There was a brief section on the Civil War in the course, but it seemed aimed
at demonstrating to us that Lincoln did not necessarily feel that slavery was
“evil.” Among the required reading were Lincoln speeches in the South when he
was running for President in which he expressed such ideas as “where there are
two different races, they cannot live as equals and therefore I prefer the
white race be in charge.” With no television, radio, or internet, you could say
things in one state without fear of people in other states hearing about it.
While I did come to see Lincoln as a politician, it did not change my view that
he was a hero for fighting to keep this country united.
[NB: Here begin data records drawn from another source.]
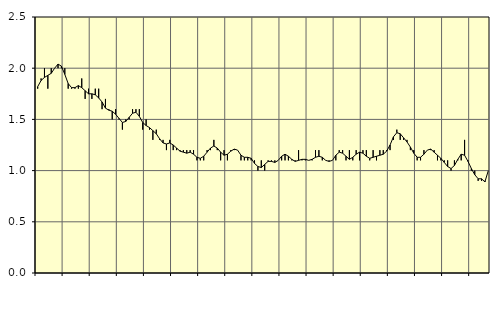
| Category | Piggar | Jordbruk, skogsbruk o fiske, SNI 01-03 |
|---|---|---|
| nan | 1.8 | 1.82 |
| 87.0 | 1.9 | 1.88 |
| 87.0 | 2 | 1.91 |
| 87.0 | 1.8 | 1.93 |
| nan | 2 | 1.95 |
| 88.0 | 2 | 2 |
| 88.0 | 2 | 2.04 |
| 88.0 | 2 | 2.02 |
| nan | 2 | 1.94 |
| 89.0 | 1.8 | 1.85 |
| 89.0 | 1.8 | 1.81 |
| 89.0 | 1.8 | 1.81 |
| nan | 1.8 | 1.83 |
| 90.0 | 1.9 | 1.81 |
| 90.0 | 1.7 | 1.78 |
| 90.0 | 1.8 | 1.75 |
| nan | 1.7 | 1.75 |
| 91.0 | 1.8 | 1.74 |
| 91.0 | 1.8 | 1.71 |
| 91.0 | 1.6 | 1.67 |
| nan | 1.7 | 1.61 |
| 92.0 | 1.6 | 1.59 |
| 92.0 | 1.5 | 1.58 |
| 92.0 | 1.6 | 1.55 |
| nan | 1.5 | 1.51 |
| 93.0 | 1.4 | 1.47 |
| 93.0 | 1.5 | 1.48 |
| 93.0 | 1.5 | 1.52 |
| nan | 1.6 | 1.56 |
| 94.0 | 1.6 | 1.57 |
| 94.0 | 1.6 | 1.53 |
| 94.0 | 1.4 | 1.47 |
| nan | 1.5 | 1.44 |
| 95.0 | 1.4 | 1.42 |
| 95.0 | 1.3 | 1.39 |
| 95.0 | 1.4 | 1.36 |
| nan | 1.3 | 1.31 |
| 96.0 | 1.3 | 1.27 |
| 96.0 | 1.2 | 1.26 |
| 96.0 | 1.3 | 1.27 |
| nan | 1.2 | 1.25 |
| 97.0 | 1.2 | 1.22 |
| 97.0 | 1.2 | 1.19 |
| 97.0 | 1.2 | 1.18 |
| nan | 1.2 | 1.17 |
| 98.0 | 1.2 | 1.18 |
| 98.0 | 1.2 | 1.16 |
| 98.0 | 1.1 | 1.13 |
| nan | 1.1 | 1.12 |
| 99.0 | 1.1 | 1.14 |
| 99.0 | 1.2 | 1.18 |
| 99.0 | 1.2 | 1.22 |
| nan | 1.3 | 1.24 |
| 0.0 | 1.2 | 1.22 |
| 0.0 | 1.1 | 1.18 |
| 0.0 | 1.2 | 1.15 |
| nan | 1.1 | 1.16 |
| 1.0 | 1.2 | 1.19 |
| 1.0 | 1.2 | 1.21 |
| 1.0 | 1.2 | 1.2 |
| nan | 1.1 | 1.15 |
| 2.0 | 1.1 | 1.13 |
| 2.0 | 1.1 | 1.13 |
| 2.0 | 1.1 | 1.12 |
| nan | 1.1 | 1.07 |
| 3.0 | 1 | 1.04 |
| 3.0 | 1.1 | 1.03 |
| 3.0 | 1 | 1.06 |
| nan | 1.1 | 1.09 |
| 4.0 | 1.1 | 1.09 |
| 4.0 | 1.1 | 1.08 |
| 4.0 | 1.1 | 1.1 |
| nan | 1.1 | 1.14 |
| 5.0 | 1.1 | 1.16 |
| 5.0 | 1.1 | 1.14 |
| 5.0 | 1.1 | 1.11 |
| nan | 1.1 | 1.09 |
| 6.0 | 1.2 | 1.1 |
| 6.0 | 1.1 | 1.11 |
| 6.0 | 1.1 | 1.11 |
| nan | 1.1 | 1.1 |
| 7.0 | 1.1 | 1.11 |
| 7.0 | 1.2 | 1.13 |
| 7.0 | 1.2 | 1.14 |
| nan | 1.1 | 1.13 |
| 8.0 | 1.1 | 1.1 |
| 8.0 | 1.1 | 1.09 |
| 8.0 | 1.1 | 1.1 |
| nan | 1.1 | 1.15 |
| 9.0 | 1.2 | 1.18 |
| 9.0 | 1.2 | 1.17 |
| 9.0 | 1.1 | 1.14 |
| nan | 1.2 | 1.11 |
| 10.0 | 1.1 | 1.13 |
| 10.0 | 1.2 | 1.16 |
| 10.0 | 1.1 | 1.18 |
| nan | 1.2 | 1.17 |
| 11.0 | 1.2 | 1.14 |
| 11.0 | 1.1 | 1.12 |
| 11.0 | 1.2 | 1.13 |
| nan | 1.1 | 1.14 |
| 12.0 | 1.2 | 1.15 |
| 12.0 | 1.2 | 1.16 |
| 12.0 | 1.2 | 1.19 |
| nan | 1.2 | 1.25 |
| 13.0 | 1.3 | 1.33 |
| 13.0 | 1.4 | 1.37 |
| 13.0 | 1.3 | 1.36 |
| nan | 1.3 | 1.32 |
| 14.0 | 1.3 | 1.28 |
| 14.0 | 1.2 | 1.23 |
| 14.0 | 1.2 | 1.17 |
| nan | 1.1 | 1.13 |
| 15.0 | 1.1 | 1.13 |
| 15.0 | 1.2 | 1.16 |
| 15.0 | 1.2 | 1.2 |
| nan | 1.2 | 1.21 |
| 16.0 | 1.2 | 1.18 |
| 16.0 | 1.1 | 1.15 |
| 16.0 | 1.1 | 1.12 |
| nan | 1.1 | 1.08 |
| 17.0 | 1.1 | 1.04 |
| 17.0 | 1 | 1.02 |
| 17.0 | 1.1 | 1.05 |
| nan | 1.1 | 1.11 |
| 18.0 | 1.1 | 1.16 |
| 18.0 | 1.3 | 1.15 |
| 18.0 | 1.1 | 1.09 |
| nan | 1 | 1.02 |
| 19.0 | 1 | 0.96 |
| 19.0 | 0.9 | 0.92 |
| 19.0 | 0.9 | 0.92 |
| nan | 0.9 | 0.89 |
| 20.0 | 1 | 1 |

Eighty years later, the world should have been thankful we were still the
United States of America. As Churchill put it when hearing of Pearl Harbor,
“They have awakened a sleeping giant.” God only knows what we would have been
had the country been split. (On the other hand, the southern and midwestern
states, along with Montana and the Dakotas, would probably not object if
California, Washington, Oregon, and New York wished to secede today.)
Accordingly, from the outset I was taught that the Civil War involved an
indifferent North against an impassioned South over secession. Slavery, which
we were taught was second only to genocide among the list of evil things humans
have done throughout history, was a secondary aspect of the War according to my
teachers. Outside the classroom I do not recall the Civil War being discussed,
perhaps because the Vietnam War consumed our attention from the early sixties
through the early seventies.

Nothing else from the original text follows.